In this post we’re going to look at an advanced way of turning called a corkscrew turn. It’s a fast and tight way to cut round a buoy and a very useful skill to have in your locker. Even if you are not an advanced swimmer, give this a try in training, it’s fun and makes turns a lot easier when you need to cut a tight line at a turn buoy.

The Corkscrew Turn

Take a look at the following image sequence of Paul Newsome demonstrating this turn:

Paul approaches at full speed (1) and slides his arm closest to the buoy (2) past it, note at this point he has his back to the buoy and can’t see it. He then flips onto his back (3) and his recovering arm comes over the top as in backstroke, enters the water at the front (4) and continues the body rotation back onto his front again (5). Setting off on his new heading he quickly gets back up to speed using good stroke rhythm and a healthy burst of leg kick (6).

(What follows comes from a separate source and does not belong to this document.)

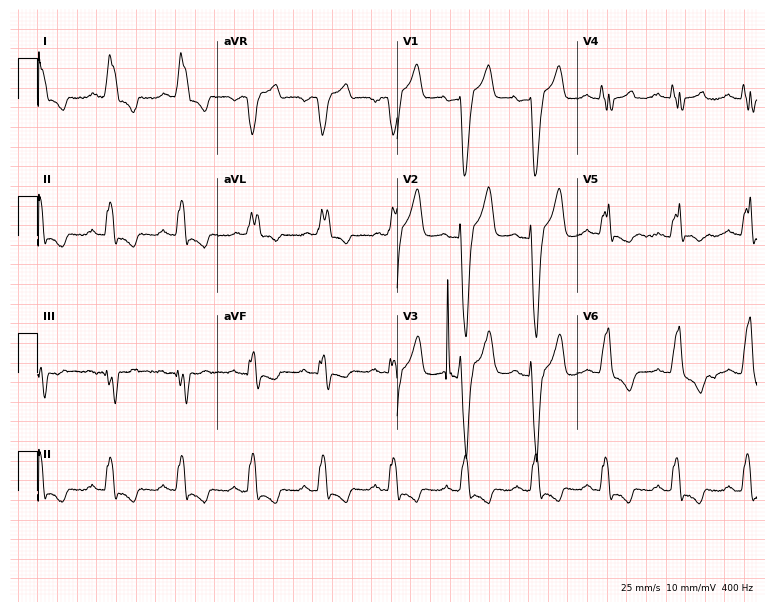
Electrocardiogram (7.3-second recording at 400 Hz), a female patient, 68 years old. Interpretation includes left bundle branch block.

Turning left (as shown above) you slide your left hand past the buoy to rotate onto your back, whilst turning right you slide your right arm past. Make sure you practise both! In a particularly tight turn you might not be able to turn sufficiently in a single corkscrew, in which case perform two in a row, one immediately followed by another.

If you are relatively new to swimming then this may look like an advanced skill but it is not actually that hard when you get the feel and timing of it.

Turns And Strategy

A conventional turn bends you through a wide arc as you stay on your front and you gradually stroke around the turn (blue line below) :

That’s fine but if the wider path is blocked by slow swimmers you are going to be held up without the ability to perform a corkscrew turn which is much tighter (red). In relation to other swimmers drafting you, if they can’t perform a tight turn themselves then you have a golden opportunity to shake them off your toes.

Practise In Training

There’s very little chance of turning up on race day and performing a good corkscrew turn without practising them beforehand. Get together with some friends in open water, or in an open area of your pool, and work on getting the feel and rhythm of them. It’s a lot of fun and like all open water skills can make a huge difference to your performance on race day, so much so that you should practise these skills all year round either in open water or in the pool.

Swim Smooth!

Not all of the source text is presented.